In Den Haag verbergt Vile zich een groot deel van het concert achter een gordijn van lang, donkerbruin haar, maar toont lef door zijn concert solo met akoestische gitaar te beginnen en bijna a capella af te sluiten met een elektrische drone als enige begeleiding. Met zijn band The Violators gaat hij de uitdaging aan om vrijwel iedere song in een ‘noise-finale’ bijna te laten ontsporen, met een vette knipoog naar de Velvet Underground, halverwege de jaren 1960.
Daarmee is via Lou Reed ook een brug geslagen naar Zeitkratzer – dat naast Merzbow voor het tweede gezichtbepalende concert van het festival zorgt. Zeitkratzer is een hedendaagse kamerensemble met een relatief traditionele bezetting en Berlijn als thuishaven. Het orkest speelt speciaal voor hen gecomponeerd repertoire, maar ook bewerkingen van stukken uit de buitengewesten van de muziek. Dat maakt Zeitkratzer een ensemble dat niet aan behagen doet, maar liever de verwondering prikkelt.
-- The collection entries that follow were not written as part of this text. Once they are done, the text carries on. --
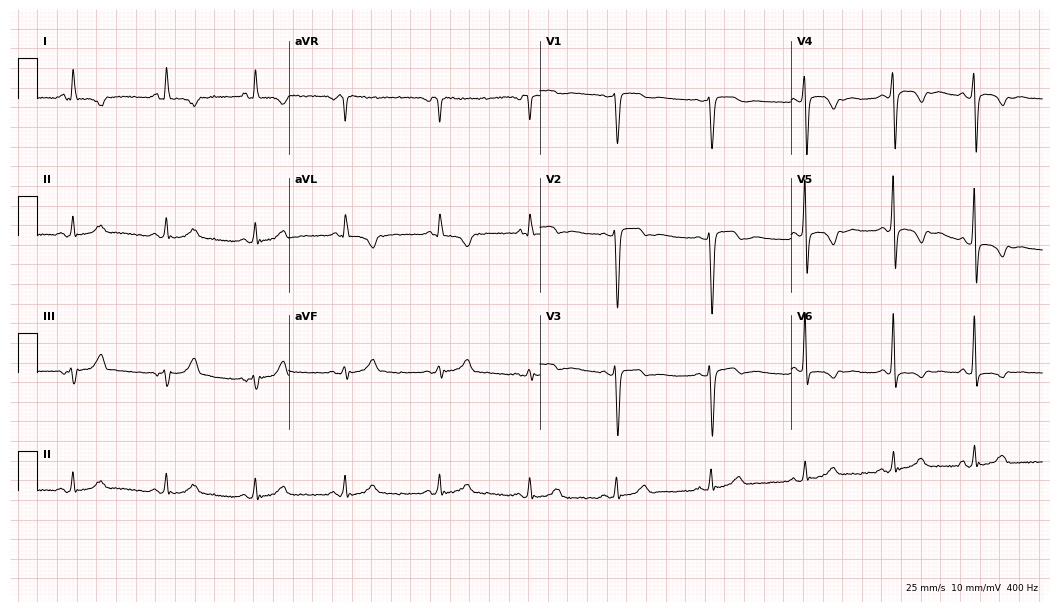
12-lead ECG from a woman, 59 years old. No first-degree AV block, right bundle branch block, left bundle branch block, sinus bradycardia, atrial fibrillation or sinus tachycardia recorded for this tracing.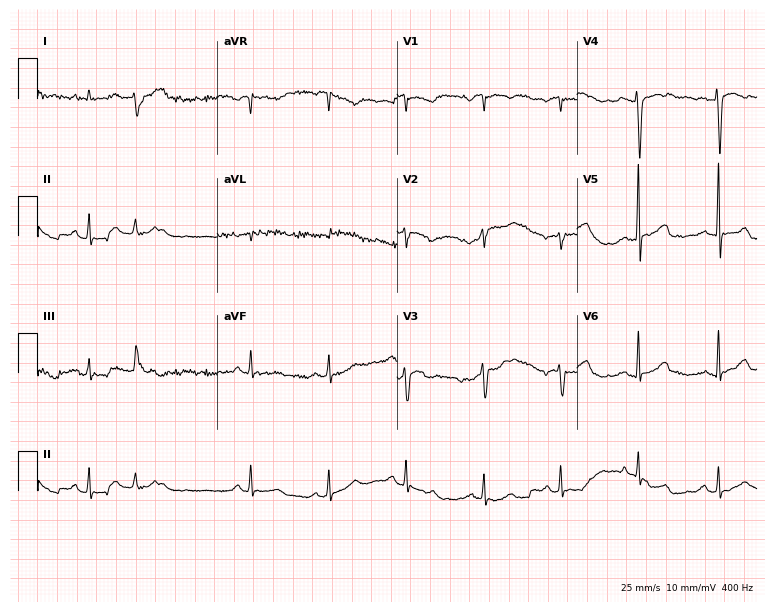
Standard 12-lead ECG recorded from a 48-year-old female (7.3-second recording at 400 Hz). None of these six findings is recorded: first-degree AV block, right bundle branch block (RBBB), left bundle branch block (LBBB), sinus bradycardia, atrial fibrillation (AF), sinus tachycardia.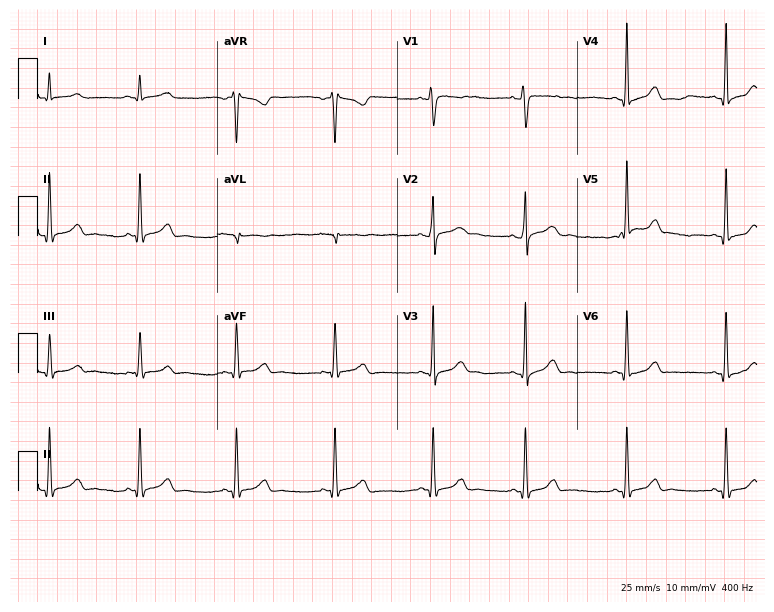
Resting 12-lead electrocardiogram. Patient: a male, 25 years old. Read as a normal ECG.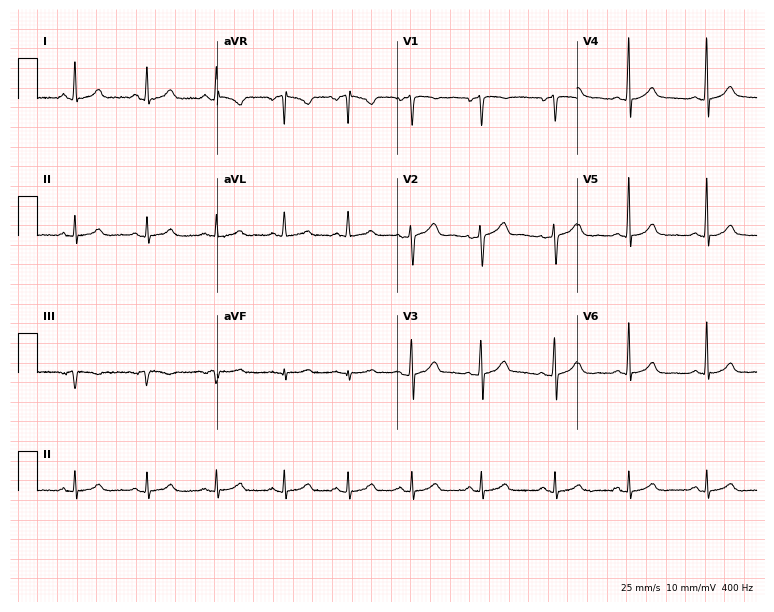
Resting 12-lead electrocardiogram (7.3-second recording at 400 Hz). Patient: a man, 46 years old. Read as a normal ECG.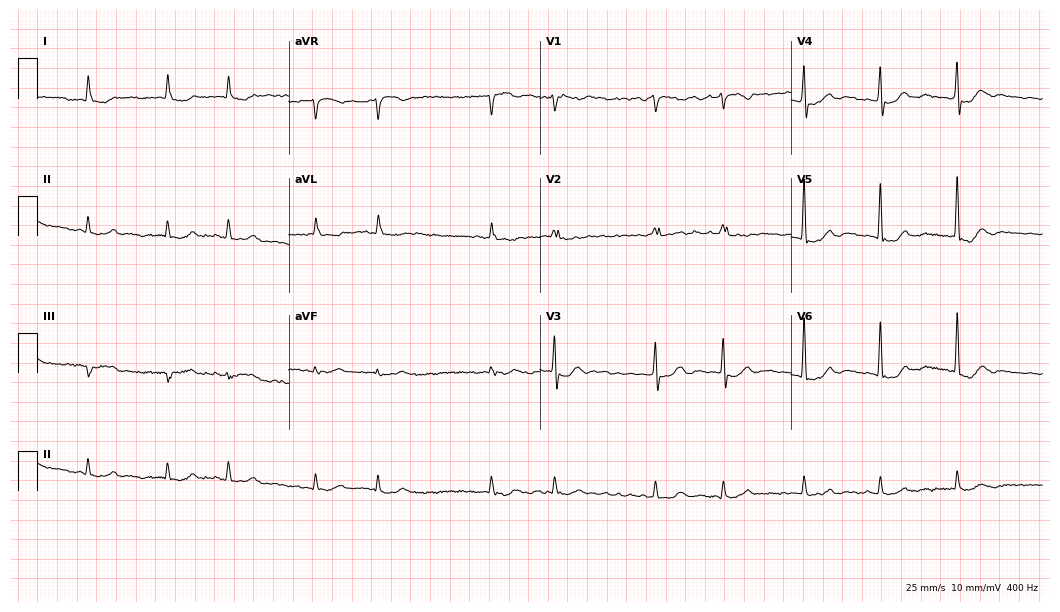
ECG — an 88-year-old female. Screened for six findings — first-degree AV block, right bundle branch block, left bundle branch block, sinus bradycardia, atrial fibrillation, sinus tachycardia — none is recorded.

Het beroemdste stuk op het repertoire is waarschijnlijk hun transcriptie van Lou Reeds beruchte en door velen verfoeide elektronische noise-exercitie van halverwege de jaren 1970, ‘Metal Machine Music’. Het orkest heeft het in het verleden al meermalen integraal uitgevoerd en zelfs op cd gezet. In Den Haag wordt kant-4 van Reeds oorspronkelijke dubbel-LP uitgevoerd en het is verbazingwekkend hoe exact men die muziek weten te reproduceren. Niet alleen de noten en de textuur, maar vooral ook wat de intensiteit betreft.
Het opvallendste werk dat Zeitkratzer in Den Haag laat horen – naast enkele composities van ensemble-leider Reinhold Friedl en van Whitehouse – komt van Merzbow. Daarmee doet het orkest in feite precies het omgekeerde van wat Merzbow een dag eerder in dezelfde zaal had gedaan. Terwijl de Japanner het publiek uitdaagde om zijn brok ‘noise’ in muzikale elementen te ontleden, schep Zeitkratzer met traditionele instrumenten klanken die de luisteraar in zijn of haar verbeelding weer mag aaneensmeden tot de oorspronkelijke ‘noise’. Als Merzbow de filosoof is, dan doceert Zeitkratzer filosofie.